*Work instruction*.
Reproduction of part of the material below, pictures omitted: copy exactly, and only, the lines starting with the one with "sample: Pancreatic islet" and going on through the one with "sample: Tibialis anterior muscle cell".
Segment Start: Data provided
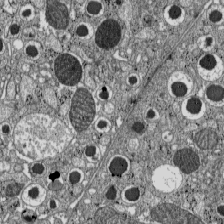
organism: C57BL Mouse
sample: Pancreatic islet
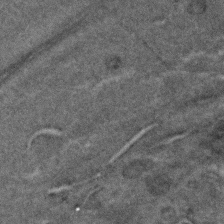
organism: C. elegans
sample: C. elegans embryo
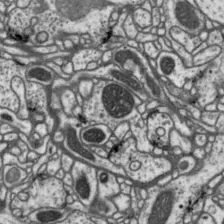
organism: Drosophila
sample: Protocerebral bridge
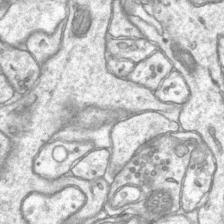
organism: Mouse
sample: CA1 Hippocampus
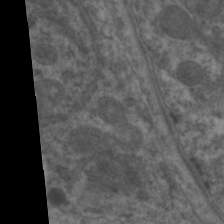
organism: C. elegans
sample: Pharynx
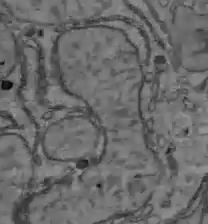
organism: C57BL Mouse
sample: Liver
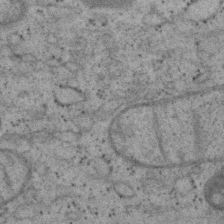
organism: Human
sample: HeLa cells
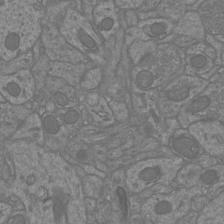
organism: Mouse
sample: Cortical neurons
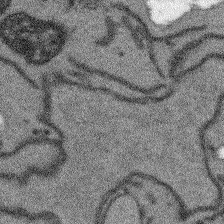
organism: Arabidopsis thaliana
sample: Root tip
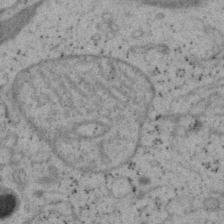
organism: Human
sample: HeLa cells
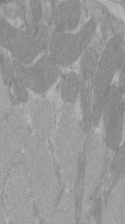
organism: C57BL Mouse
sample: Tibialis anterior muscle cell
Segment End: Data provided
Segment Start: Data provided
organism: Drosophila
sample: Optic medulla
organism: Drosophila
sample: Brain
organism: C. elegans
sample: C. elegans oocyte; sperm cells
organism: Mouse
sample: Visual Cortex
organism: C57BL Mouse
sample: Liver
Segment End: Data provided
*Solution to this problem*.
sample: Pancreatic islet
organism: C. elegans
sample: C. elegans embryo
organism: Drosophila
sample: Protocerebral bridge
organism: Mouse
sample: CA1 Hippocampus
organism: C. elegans
sample: Pharynx
organism: C57BL Mouse
sample: Liver
organism: Human
sample: HeLa cells
organism: Mouse
sample: Cortical neurons
organism: Arabidopsis thaliana
sample: Root tip
organism: Human
sample: HeLa cells
organism: C57BL Mouse
sample: Tibialis anterior muscle cell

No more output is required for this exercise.